Édito

Retour aux pratiques médiévales?

Retour aux pratiques médiévales?
Converti à l'islam, le jeune Suisse est parti en 2015 faire le djihad en Syrie. KEYSTONE
Justice 

Depuis hier, le Tribunal pénal fédéral juge les parents d’un jeune Suisse converti à l’islam parti en 2015 faire le djihad en Syrie. Capturé en 2019, il est enfermé depuis dans un camp tenu par les forces kurdes, tout comme son épouse et leur fils. Ses parents sont accusés de lui avoir envoyé de l’argent, ce qui tombe sous le coup du financement du terrorisme.

On est certes en présence d’un échec éducatif manifeste. Mais il y a aussi beaucoup à redire sur l’attitude de la Suisse dans cette affaire. Tout d’abord, comment ne pas comprendre la volonté des parents de sauver leur fils? Même maladroitement, en gardant des liens, en lui envoyant de quoi survivre sur place et, gageons-le, en espérant permettre un retour.

Quel parent abandonnerait son enfant à son triste sort, quand bien même il est coupable de graves délits? Espérons que la justice en tiendra compte. A défaut, son message consisterait à dire que face à l’importance du forfait, les proches d’un criminel sont prié·es d’abdiquer leur humanité.

En second lieu, on peut trouver inquiétante l’intransigeance des autorités suisses face à ce jeune ressortissant de notre pays. En mai, le porte-parole du DFAE (Département fédéral des affaires étrangères) expliquait froidement à la RTS que l’Etat fédéral avait tranché: «On ne veut pas que l’Etat ramène ces gens en Suisse, parce qu’ils sont un danger […]. Donc ils sont effectivement laissés à eux-mêmes dans la situation dans laquelle ils se sont mis eux-mêmes.» Avec à la clé, l’étude d’une éventuelle déchéance de la nationalité. En clair, ils sont condamnés à pourrir dans un camp, avec sans doute une mort prochaine pour seul horizon.

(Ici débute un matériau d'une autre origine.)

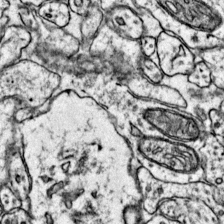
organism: Mouse
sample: Primary visual cortex

Une sorte d’exclusion du champ de la société qui fait penser au bannissement au Moyen Age, en miroir de l’idéologie de Daesh. L’éjection de la communauté comme punition ultime, les oreilles coupées ou le fer rouge en moins. Pourtant, la dérive mentale qui a poussé ces jeunes à se lancer dans cette criminelle fuite en avant a eu lieu en Suisse. Heureusement rare, elle n’en demeure pas moins un produit de notre société. L’intransigeance du Conseil fédéral équivaut à dire que ces jeunes sont perdu·es à tout jamais, irrécupérables. Et qu’on ne cherche pas à comprendre par quel délire ce destin criminel a pu paraître souhaitable.

Il s’agit d’une négation du rôle de guérison, de réhabilitation et de réinsertion que devrait jouer la prison. Une posture indigne des fondements de la démocratie dont la Suisse se réclame pourtant. Au-delà du cas des parents, c’est aussi une violation des fondements de l’Etat de droit qui est discutée à Bellinzone.